Facebook bug leaked more info than company reported?
Last Friday, Facebook tried to make its latest disclosure of an information-leaking bug as low-key as possible, but luckily there were researchers who actually analyzed the bug and the type of information it leaked before it was fixed.
The security enthusiasts at Packet Storm have noted and pointed out the dangers that some users might have been in due to the glitch in the DYI (Download Your Information) tool that would allow users to see their contacts’ data that was previously hidden to them – contact information from uploads other users have performed for the same person.
The glitch also unearthed a previously unknown fact: Facebook is building “shadow profiles” for ever user – and for non-users, as well.
Also, in their Friday announcement and the notification email sent to affected users, they said that in almost all cases, an user email address or telephone number was only exposed to one person – “someone you already know outside of Facebook”.
But according to Packet Storm, that’s not true.
“We compared Facebook email notification data to our test case data. In one case, they stated 1 additional email address was disclosed, though 4 pieces of data were actually disclosed. For another individual, they only told him about 3 out of 7 pieces of data disclosed. It would seem clear that they did not enumerate through the datasets to get an accurate total of the disclosure,” they pointed out on Wednesday.
“Facebook claimed that information went unreported because they could not confirm it belonged to a given user. Facebook used it’s own discretion when notifying users of what data was disclosed, but there was apparently no discretion used by the ‘bug’ when it compiled your data. It does not appear that they will take any extra steps at this point to explain the real magnitude of the exposure and we suspect the numbers are much higher.”
In their post, they presented a very good and very likely explanation of the ramifications of the Facebook data collecting practices and how Facebook might have come up with that small number, and I must admit it paints a chilling picture.
“We may never know the true numbers surrounding the disclosure but the liability of housing this additional data appears obvious. Governments aside, history shows that Facebook has been successfully targeted by Chinese hackers and known malicious hackers,” they pointed out.
Also, the information collected from users is not only about those contacts who use Facebook, but also about those who don’t. This makes me even more uncomfortable, because most of the people I know who don’t use Facebook have chosen not to open an account because they are worried about the privacy ramifications of doing so.
And, according to Packet Storm, Facebook has confirmed that even if they have information about these people, they won’t notify them of the leak – after all, they are not users. According to Facebook’s logic, the information that users have (knowingly or unknowingly) shared about their contacts with Facebook belongs to the users, not the contacts.
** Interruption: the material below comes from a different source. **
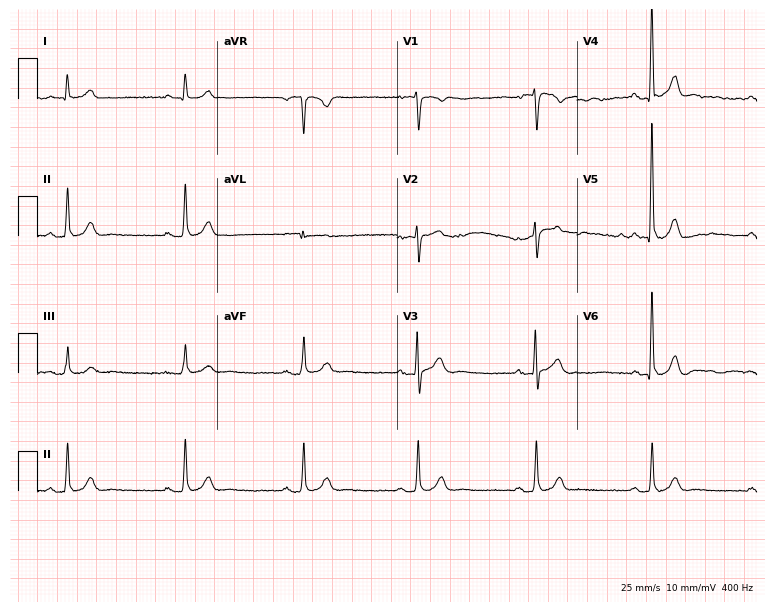
Electrocardiogram, an 82-year-old male patient. Interpretation includes sinus bradycardia (a sinus rate of 50 beats per minute or less).

The researchers have shared with Facebook some suggestions on how to prevent information about non-users from being unintentionally shared, collected and stored, but I won’t bet on Facebook listening.
Finally, as a small sidenote: Symantec says that the Facebook application for Android leaks device phone numbers.
“The first time you launch the Facebook application, even before logging in, your phone number will be sent over the Internet to Facebook servers. You do not need to provide your phone number, log in, initiate a specific action, or even need a Facebook account for this to happen,” they pointed out.
“We reached out to Facebook who investigated the issue and will provide a fix in their next Facebook for Android release. They stated they did not use or process the phone numbers and have deleted them from their servers.”
Needless to say, in light of all these previous disclosures, I won’t bet on that last statement being true either.